Extracted information
◇ ◇ ◇ ◇ ◇
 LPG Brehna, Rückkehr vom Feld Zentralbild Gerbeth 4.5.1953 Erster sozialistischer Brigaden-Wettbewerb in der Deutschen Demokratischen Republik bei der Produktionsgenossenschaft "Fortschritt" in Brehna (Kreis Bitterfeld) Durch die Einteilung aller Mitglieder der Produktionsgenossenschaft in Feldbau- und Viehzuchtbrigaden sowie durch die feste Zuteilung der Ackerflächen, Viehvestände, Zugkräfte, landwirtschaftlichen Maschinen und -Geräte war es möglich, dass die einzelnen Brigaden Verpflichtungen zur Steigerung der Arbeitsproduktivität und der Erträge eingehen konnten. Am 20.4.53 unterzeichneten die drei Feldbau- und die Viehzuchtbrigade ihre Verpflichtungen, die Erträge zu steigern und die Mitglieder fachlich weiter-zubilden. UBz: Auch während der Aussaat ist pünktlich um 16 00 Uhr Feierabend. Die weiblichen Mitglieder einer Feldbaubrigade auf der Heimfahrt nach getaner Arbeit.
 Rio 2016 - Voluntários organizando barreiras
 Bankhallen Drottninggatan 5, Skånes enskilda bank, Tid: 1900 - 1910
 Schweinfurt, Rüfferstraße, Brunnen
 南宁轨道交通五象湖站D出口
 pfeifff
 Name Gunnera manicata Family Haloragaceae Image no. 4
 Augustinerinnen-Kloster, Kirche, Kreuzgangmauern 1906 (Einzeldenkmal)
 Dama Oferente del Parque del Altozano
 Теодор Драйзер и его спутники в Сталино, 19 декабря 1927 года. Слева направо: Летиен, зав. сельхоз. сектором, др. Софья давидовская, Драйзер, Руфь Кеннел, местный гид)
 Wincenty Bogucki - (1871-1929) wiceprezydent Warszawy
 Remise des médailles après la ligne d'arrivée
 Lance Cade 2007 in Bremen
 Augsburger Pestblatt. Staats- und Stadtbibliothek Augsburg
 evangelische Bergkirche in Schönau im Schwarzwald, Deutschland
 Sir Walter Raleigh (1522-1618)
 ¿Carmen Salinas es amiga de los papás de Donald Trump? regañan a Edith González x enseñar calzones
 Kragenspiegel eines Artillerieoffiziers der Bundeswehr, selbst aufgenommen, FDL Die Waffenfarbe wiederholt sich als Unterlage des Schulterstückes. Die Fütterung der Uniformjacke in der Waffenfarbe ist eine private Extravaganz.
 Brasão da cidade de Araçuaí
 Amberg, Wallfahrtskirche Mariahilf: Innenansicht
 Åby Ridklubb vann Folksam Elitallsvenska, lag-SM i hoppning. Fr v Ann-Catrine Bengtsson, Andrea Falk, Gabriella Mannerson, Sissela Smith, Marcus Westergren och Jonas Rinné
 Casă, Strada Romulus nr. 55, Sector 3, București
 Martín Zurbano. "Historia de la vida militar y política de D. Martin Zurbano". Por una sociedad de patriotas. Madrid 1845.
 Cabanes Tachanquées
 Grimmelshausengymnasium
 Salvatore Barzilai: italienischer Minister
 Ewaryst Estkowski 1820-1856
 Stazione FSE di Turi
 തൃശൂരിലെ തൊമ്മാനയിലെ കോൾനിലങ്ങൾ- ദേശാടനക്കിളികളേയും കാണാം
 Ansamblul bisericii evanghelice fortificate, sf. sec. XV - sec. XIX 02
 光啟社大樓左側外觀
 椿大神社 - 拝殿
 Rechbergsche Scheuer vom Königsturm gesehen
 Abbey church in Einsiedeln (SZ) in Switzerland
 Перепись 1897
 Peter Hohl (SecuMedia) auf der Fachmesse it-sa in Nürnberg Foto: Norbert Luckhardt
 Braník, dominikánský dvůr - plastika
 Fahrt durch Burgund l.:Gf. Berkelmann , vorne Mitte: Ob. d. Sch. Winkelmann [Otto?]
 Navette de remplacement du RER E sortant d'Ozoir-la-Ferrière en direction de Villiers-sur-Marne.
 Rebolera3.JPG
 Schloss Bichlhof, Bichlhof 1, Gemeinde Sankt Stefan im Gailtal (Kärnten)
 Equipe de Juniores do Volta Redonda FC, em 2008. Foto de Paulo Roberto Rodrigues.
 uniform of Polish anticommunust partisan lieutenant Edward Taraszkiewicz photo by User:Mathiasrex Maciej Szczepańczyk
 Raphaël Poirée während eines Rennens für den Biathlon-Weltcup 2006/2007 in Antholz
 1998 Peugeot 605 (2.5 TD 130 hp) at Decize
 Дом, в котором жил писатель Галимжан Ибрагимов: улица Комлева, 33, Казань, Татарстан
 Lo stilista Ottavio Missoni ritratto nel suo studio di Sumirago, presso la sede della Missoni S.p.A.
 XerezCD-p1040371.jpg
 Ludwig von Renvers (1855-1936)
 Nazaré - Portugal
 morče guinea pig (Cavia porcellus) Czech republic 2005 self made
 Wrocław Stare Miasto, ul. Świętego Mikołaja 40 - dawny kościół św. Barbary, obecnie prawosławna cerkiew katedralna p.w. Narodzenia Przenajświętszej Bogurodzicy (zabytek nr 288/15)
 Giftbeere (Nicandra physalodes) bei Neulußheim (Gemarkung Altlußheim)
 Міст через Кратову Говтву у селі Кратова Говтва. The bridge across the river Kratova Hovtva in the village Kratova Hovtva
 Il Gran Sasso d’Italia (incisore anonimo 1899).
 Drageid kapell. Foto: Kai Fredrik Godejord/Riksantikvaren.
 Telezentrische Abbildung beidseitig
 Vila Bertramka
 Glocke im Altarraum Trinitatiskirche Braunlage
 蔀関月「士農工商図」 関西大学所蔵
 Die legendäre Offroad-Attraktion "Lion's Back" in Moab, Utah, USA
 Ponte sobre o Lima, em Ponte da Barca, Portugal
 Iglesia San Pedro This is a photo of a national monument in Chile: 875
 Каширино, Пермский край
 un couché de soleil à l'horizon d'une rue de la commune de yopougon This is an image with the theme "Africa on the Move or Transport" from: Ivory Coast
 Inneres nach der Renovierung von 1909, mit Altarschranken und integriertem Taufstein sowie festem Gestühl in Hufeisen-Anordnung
◇ ◇ ◇ ◇ ◇
Within the listing above, extract exactly the lines from the line with "Abbey church in" to the line with "Vila Bertramka", the two named lines included, and no others.

 Abbey church in Einsiedeln (SZ) in Switzerland
 Перепись 1897
 Peter Hohl (SecuMedia) auf der Fachmesse it-sa in Nürnberg Foto: Norbert Luckhardt
 Braník, dominikánský dvůr - plastika
 Fahrt durch Burgund l.:Gf. Berkelmann , vorne Mitte: Ob. d. Sch. Winkelmann [Otto?]
 Navette de remplacement du RER E sortant d'Ozoir-la-Ferrière en direction de Villiers-sur-Marne.
 Rebolera3.JPG
 Schloss Bichlhof, Bichlhof 1, Gemeinde Sankt Stefan im Gailtal (Kärnten)
 Equipe de Juniores do Volta Redonda FC, em 2008. Foto de Paulo Roberto Rodrigues.
 uniform of Polish anticommunust partisan lieutenant Edward Taraszkiewicz photo by User:Mathiasrex Maciej Szczepańczyk
 Raphaël Poirée während eines Rennens für den Biathlon-Weltcup 2006/2007 in Antholz
 1998 Peugeot 605 (2.5 TD 130 hp) at Decize
 Дом, в котором жил писатель Галимжан Ибрагимов: улица Комлева, 33, Казань, Татарстан
 Lo stilista Ottavio Missoni ritratto nel suo studio di Sumirago, presso la sede della Missoni S.p.A.
 XerezCD-p1040371.jpg
 Ludwig von Renvers (1855-1936)
 Nazaré - Portugal
 morče guinea pig (Cavia porcellus) Czech republic 2005 self made
 Wrocław Stare Miasto, ul. Świętego Mikołaja 40 - dawny kościół św. Barbary, obecnie prawosławna cerkiew katedralna p.w. Narodzenia Przenajświętszej Bogurodzicy (zabytek nr 288/15)
 Giftbeere (Nicandra physalodes) bei Neulußheim (Gemarkung Altlußheim)
 Міст через Кратову Говтву у селі Кратова Говтва. The bridge across the river Kratova Hovtva in the village Kratova Hovtva
 Il Gran Sasso d’Italia (incisore anonimo 1899).
 Drageid kapell. Foto: Kai Fredrik Godejord/Riksantikvaren.
 Telezentrische Abbildung beidseitig
 Vila Bertramka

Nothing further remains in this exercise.